This 17th-Century Cookbook Contained a Vicious Attack on Oliver Cromwell’s Wife

The Cromwell Museum has republished a text first issued by the English Lord Protector’s enemies as propaganda

A historical copy of the cookbook
The Royalists used the cookbook to paint Oliver and Elizabeth Cromwell as commoners unfit to rule the kingdom. Cromwell Museum via Facebook

The death of Oliver Cromwell, the embattled Lord Protector of 1650s England, didn’t stop his enemies from doing everything they could to tarnish his reputation. And these efforts included one very odd line of attack: namely, publishing a cookbook that claimed to offer recipes collected by the Parliamentarian’s wife, Elizabeth.

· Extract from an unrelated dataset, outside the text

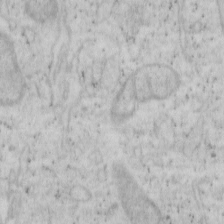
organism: Human
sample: HeLa cells

Titled The Court & Kitchen of Elizabeth, commonly called Joan Cromwell, The Wife of the Late Usurper, the text clearly isn’t a cheery celebrity cookbook. Aside from the obvious attack represented by the word “usurper,” the name “Joan” is a reference to sex workers, not a nickname actually used by Elizabeth, writes scholar Stuart Orme for the Moment magazine.

The cookbook, newly republished by the Cromwell Museum in Huntingdon, contains 102 recipes, including barley broth, venison pasty and a rare Dutch pudding. Some ingredients listed, like eels from Cromwell’s native region of Fenland, may have been intended to paint the family as unsophisticated.

“There was a lot of snobbery going on,” Orme, the museum’s curator, tells ITV Anglia’s Matthew Hudson. “A lot of the recipes were very ordinary by the standards of the time, … [the] sort of dishes that would have been eaten by middle class people across England in the 17th century. Part of the argument that the Royalists were making was the Cromwells weren’t suited to rule because, quite frankly, they were a bit common.”

In the book, Elizabeth’s recipes are described as “the most usual Meat and Diet observed at her Table, most of them ordinary and vulgar, except some few Rarities.” An introductory essay filled with insults aimed at the Cromwells adopts a similar tone.

“It would be a bit like today, if you were to go out and buy a cookery book [supposedly] written by Michelle Obama and the first third of it was an essay by Donald Trump saying how awful Barack Obama was,” Orme tells Atlas Obscura’s Anne Ewbank.

Cromwells
Oliver and Elizabeth Cromwell Public domain via Wikimedia Commons

Oliver Cromwell was the first person who was not a member of the royal family to serve as Great Britain’s head of state. He helped lead the Parliamentarian side in the English Civil Wars of 1642–1651, contributing to the downfall of Stuart king Charles I and the temporary abolition of the monarchy itself.

Cromwell was a radical Puritan known for the brutal reconquest of Ireland in 1649. But after taking power as Lord Protector in 1954, he advocated against severe punishments for minor crimes, readmitted Jews to England and worked to improve education at all levels. Most modern scholars, wrote John Morrill for History Extra in 2014, view him as “a man of towering personal integrity [who] … believed in broad terms in social justice, equality before the law and the accountability of governors to the people.”

In the years directly following his 1658 death, however, Cromwell had a decidedly different reputation. Charles II reclaimed the crown in 1660, restoring the monarchy and ending the nation’s brief tenure as a republican commonwealth. He then ordered Cromwell’s body exhumed and, after a posthumous trial for high treason, “executed.”

Elizabeth, who was still alive at the time, bore some of the brunt of continuing anti-Cromwell propaganda designed to support the monarchy. She was targeted partly because of her class background: Though her husband had come from a somewhat prominent family—he was indirectly descended from Thomas Cromwell, chief minister to Henry VIII, and his grandfather was a knight who sometimes entertained royal hunting parties—Elizabeth (born Elizabeth Bourchier) was “a genuine commoner,” albeit one from a prosperous merchant family, according to BBC News. She died in 1665, seven years after Oliver.

As former Cromwell Museum curator John Goldsmith told BBC News in 2014, “The whole point of the curious [cookbook] is that she’s this ordinary Fen housewife and how ridiculous [it is] that she’s elevated to this position.”

Still, Orme tells Atlas Obscura, the recipes themselves aren’t bad. He recommends the carbonnade of beef, which, he says, is “really nice, actually.”

The newly published edition of the cookbook includes a glossary and introduction by Orme. The full text of the original book is also available online through the University of Michigan Library’s Early English Books Online program.